Edson Arantes do Nascimento, on the other hand, has always answered to "Pele" -- a nickname that he claims was bestowed upon him by Turkish men who watched him play as a youngster, when he had a bad habit on playing the ball with his hands. "Pele" actually means "stupid" in Turkish.

"Guys like Ronaldo are so huge," said Junqueira, who finished second in a breathtaking wheel-to-wheel duel to teammate Sebastien Bourdais on Saturday. "They can't even walk down the street."

But Junqueira is cultivating a one-name moniker of his own.

"People in this country have started calling me just 'Bruno.' That's because they don't know how to say 'Junqueira.' "

Manager Jim Tracy said if the Dodgers clinch the NL West before Sunday he will continue to use his front-line players if the games might impact the wild-card standings.

"We will protect the integrity of the game," Tracy said. "We won't put the Las Vegas 51s out there, I can promise you that."

I've got news for you, Jim. This year's 51s had trouble protecting the integrity of the game at the Triple-A level.

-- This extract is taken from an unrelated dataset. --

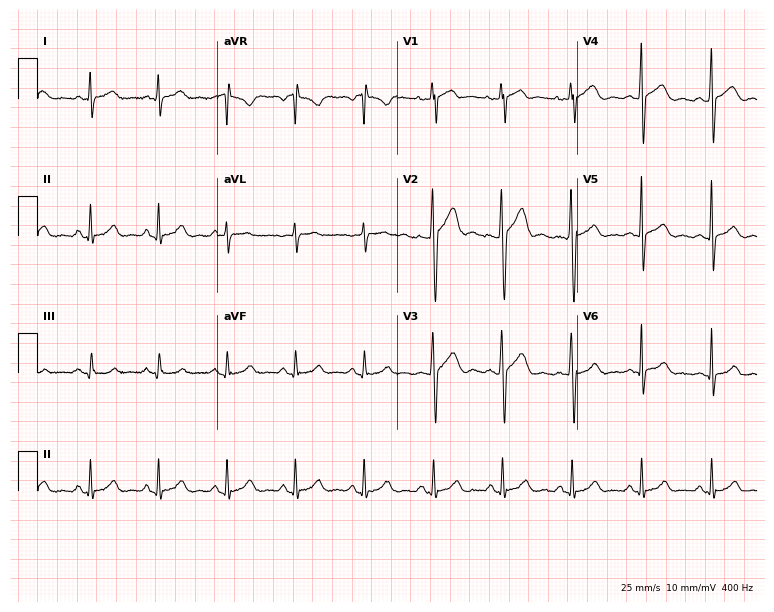
Resting 12-lead electrocardiogram (7.3-second recording at 400 Hz). Patient: a 39-year-old male. Read as a normal ECG.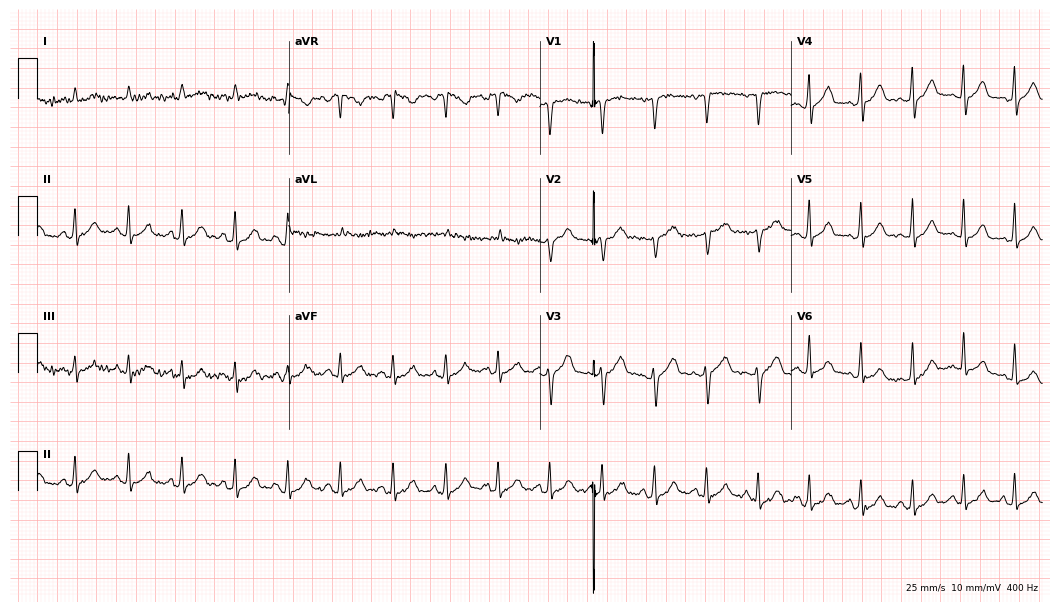
Resting 12-lead electrocardiogram (10.2-second recording at 400 Hz). Patient: a 71-year-old man. The tracing shows sinus tachycardia (a sinus rate of 100 beats per minute or more).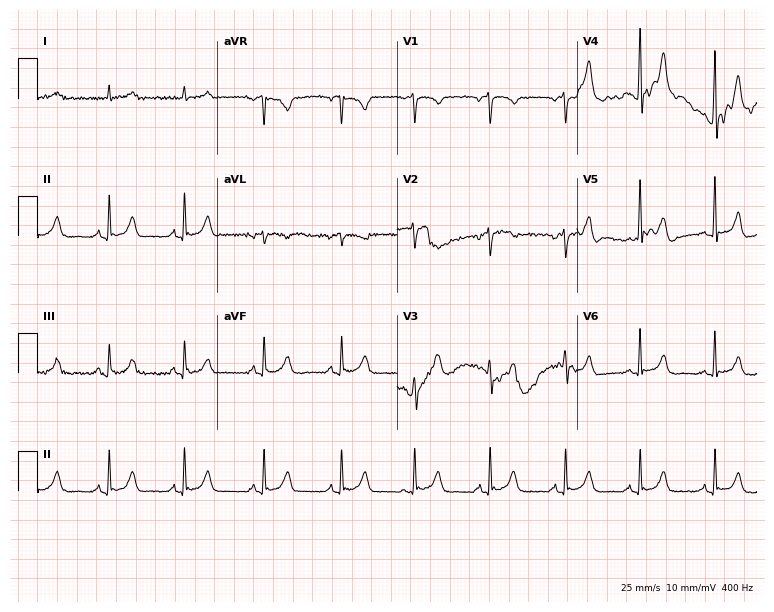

Remember a couple of years ago when former UNLV athletic director Charlie Cavagnaro sold a home game back to Ole Miss for about $1.98 and an old cotton gin?

We were told that Mississippi (which had it traveled to Sam Boyd Stadium would have had Eli Manning as its quarterback) had no interest in coming West to honor its home-and-home commitment. But lo and behold, those other Rebels went to Wyoming last week and wound up losing to the Cowpokes, 37-32.

The Curse of the Bobblehead has reared its bouncy little head again.

Last year, basketball coach Charlie Spoonhour already had resigned by the time UNLV got around to distributing a bobblehead doll cast in his likeness. Then this past Saturday, Rebels fans at Sam Boyd Stadium were presented a voucher redeemable for a John Robinson bobblehead. He resigned, effective at the end of the season, the very next day.

The rumor going around campus this week is that baseball coach Buddy Gouldsmith has told the marketing department it can keep its bobblehead.